The Blender.io sanction is the latest in a series of moves by U.S. authorities to crack down on cryptocurrency-related crime. While this may cause concern among some members of the crypto community, it’s important to remember that these crackdowns are happening because regulators are just starting to come to terms with this new technology. In the long run, these sanctions will prove to be nothing more than a speed bump on the road to mainstream adoption of cryptocurrencies. First, let’s see this sanction and how it happened.
While the cryptocurrency world was looking at eth price prediction 2025, Axie infinity, one of the most popular play-to-earn games, was hacked and lost $625 million.

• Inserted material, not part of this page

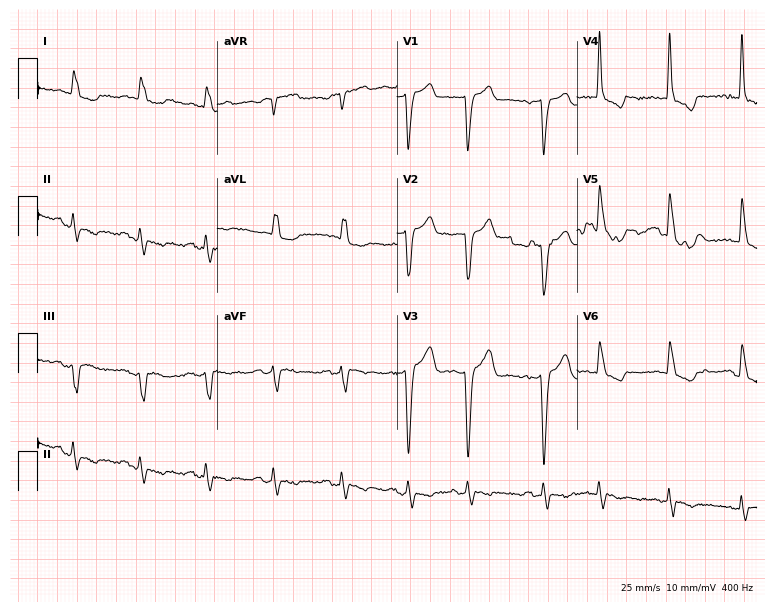
Resting 12-lead electrocardiogram. Patient: an 84-year-old male. None of these six findings is recorded: first-degree AV block, right bundle branch block, left bundle branch block, sinus bradycardia, atrial fibrillation, sinus tachycardia.

This is one of the biggest crypto hacks to date, and there is no other person to blame except North Korean hackers, the Lazarus group.

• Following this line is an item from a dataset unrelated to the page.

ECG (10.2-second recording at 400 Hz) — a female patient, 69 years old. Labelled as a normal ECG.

While this was the first popular Lazarus group attack of the year, their tally for last year (seven) shows they are not done yet.
One of the U.S. agencies involved in Financial Intelligence and Terrorism reported that the treasury is sanctioning a digital currency mixer for the first time in history. There will also be sanctions placed on the Democratic People’s Republic of Korea for illegal financial activities. It is worth knowing that the Lazarus group is one of the many DPRK hacking companies.
As part of the sanctions, Blender.io has to report all its property in the United States or under the custody of a U.S. citizen to the Office of Foreign Assets Control.
Although Blender was not involved in processing the full stolen amount, roughly $20.5 million, or 3% of the money, was processed through them. This was in the form of 173,000 Ether and over 25 million USDC.
Another reason why the state is sanctioning Blender is that it has had money laundering experience for other scam groups, most notably, Russia-linked hacking groups like Ryuk, TrickBot, and Gandcrab.
At the time of writing, the Blender website has been taken offline.
Also, four wallets have been identified as conspirators in the hack. And they have been added to the list of (SNDPs) Specially Designated Nationals and Blocked Persons. According to a tweet from the U.S. government department, shortly after the hack was discovered, the ethereum addresses were added to the watch list to counter North Korea’s move to avoid sanctions by the United States.
Surprisingly, the Ronin bridge attack took place towards the end of March, but no one knew about it until a week later. Thankfully, over $150 million has been raised by Sky Mavis, a game development organization responsible for accessing the game, and Binance has recovered almost $6 million of the money spread across 86 different wallets.
This is not the first time a hack of this magnitude is happening. Over $300 million was stolen through a Solana wormhole earlier this year. The hope in the crypto world is that, like the Solana wormhole hack, the hackers of Axie infinity would return the laundered funds. There is no proof to suggest this will happen as the hackers leave no room for communication.
All hopes are not lost, though, as Elliptic, a renowned crypto data analytics company, has followed through with $540 million of the stolen crypto and has announced that the hackers have begun laundering the funds by sending them to decentralized exchanges.
Could this hack have been avoided?
One thing that has made blockchain technology quite popular is the feature of decentralization. Removing power from the hands of one entity means a lot more work would have to be done if the system is breached. Many protocols have to lend a leaf from the Ethereum 2.0 beacon chain and understand that none is concerned about how delayed the product seems since it is a good fit for their needs.
The Ronin bridge has nine validation slots, which is still acceptable for a system its size, but one person controls four out of these nine. That right there proved to be the Achilles heels.
The game developers have tried to shift the fault from technical lags, but since the entry point of the user was through a backdoor entry from a validator node, seeing that there is no method of revoking access to third-party validators, it shows the system still has an overwhelming level of centralization.
Perhaps, there was the assumption that it could not have happened, or its $4 billion valuation meant it was too big to be hacked, but that notwithstanding, a lot more could have been done in its cross-bridge security, seeing that cross-bridge hacks have been the norm for some years now.
Either way, the plan is to increase the number of nodes to 21 and have a community vote if the funds are not recovered in the next two years.